C. Rule 12/56 Considerations

Plaintiff's brief reads as if the Court transformed the initial Rule 12(b)(6) motion to one sounding under F.R.Civ.P. 56. See doc. # 15 (plaintiffs brief citing to matters outside the Complaint); # 22 (defendants' brief acknowledging, and not objecting to, same); # 29 (plaintiff's supplemental brief continuing to cite to extra-Complaint evidence). This beckons the Court to dispose of this matter under Rule 56, especially since the parties have had constructive notice. See 11 MOORE'S FED. PRAC. § 56.30[4] (3rd ed 2000); Bordeaux v.
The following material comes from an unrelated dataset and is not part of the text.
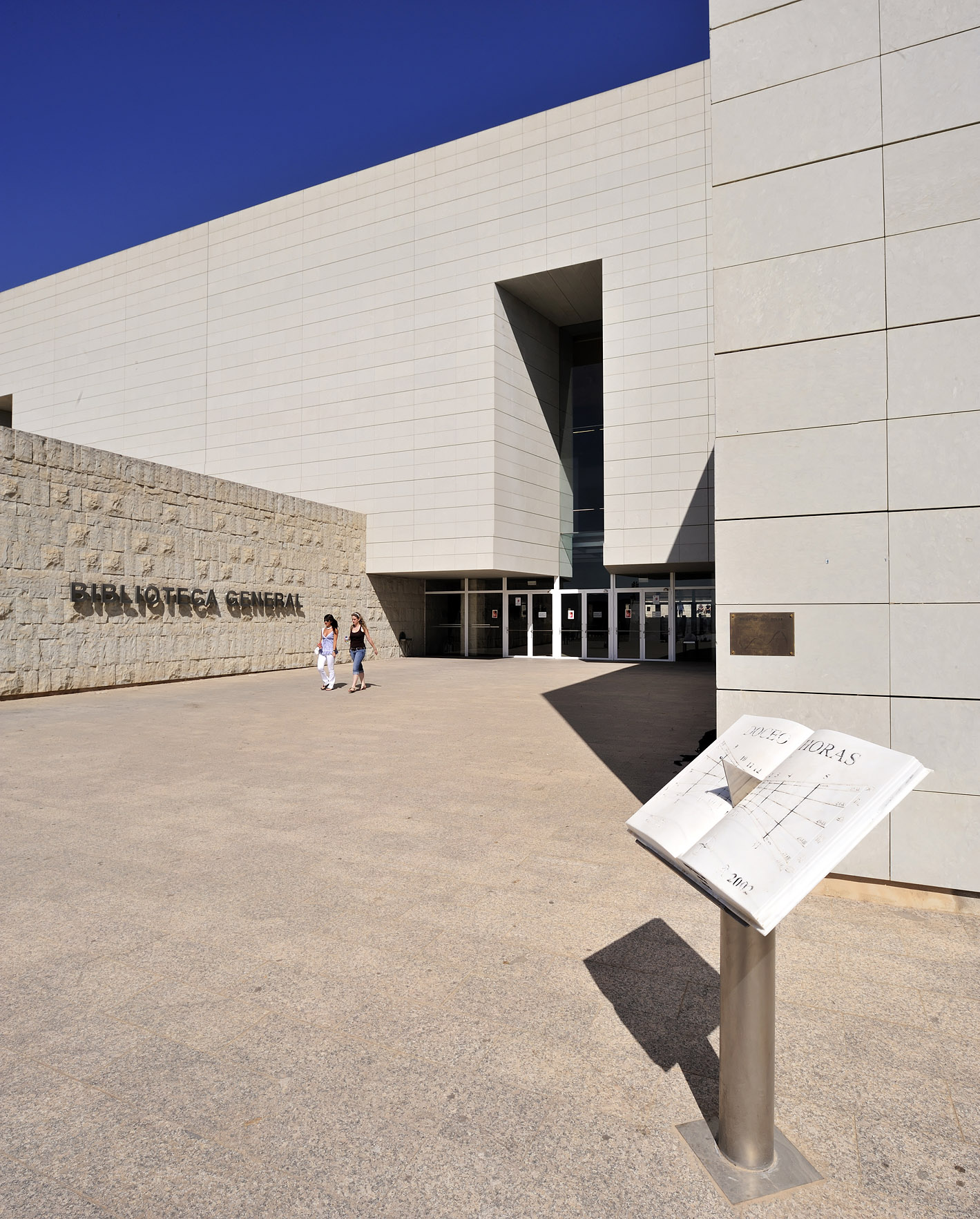 Espinardo, Murcia 2009

Lynch, 958 F.Supp. 77, 82 (N.D.N.Y. 1997).

The Court nevertheless elects to reach this matter under Rule 12(b)(6) (no one has formally moved for Rule 56 conversion) because under it Neville is given the greater benefit of the doubt (i.e., the Court assumes arguendo that Higgins delayed plaintiff's release in bad faith).2

D. Immunity Defenses
1. Absolute and Qualified Immunity

Higgins assumes arguendo that Neville states a § 1983 claim over Higgins' actions/inactions, see doc. # 4 at 3-24, then raises various immunity defenses. Those include qualified and absolute immunity:

Qualified immunity is the defense ordinarily available to public officials who are sued under 42 U.S.C. § 1983. Absolute immunity, by contrast, is reserved for the special functions of certain officials that resemble functions that would have been immune at common law when § 1983 was enacted. In determining whether a particular act fits within the common-law tradition of absolute immunity, the Supreme Court takes a "functional approach," examining the nature of the function performed, not the identity of the actor who performed it.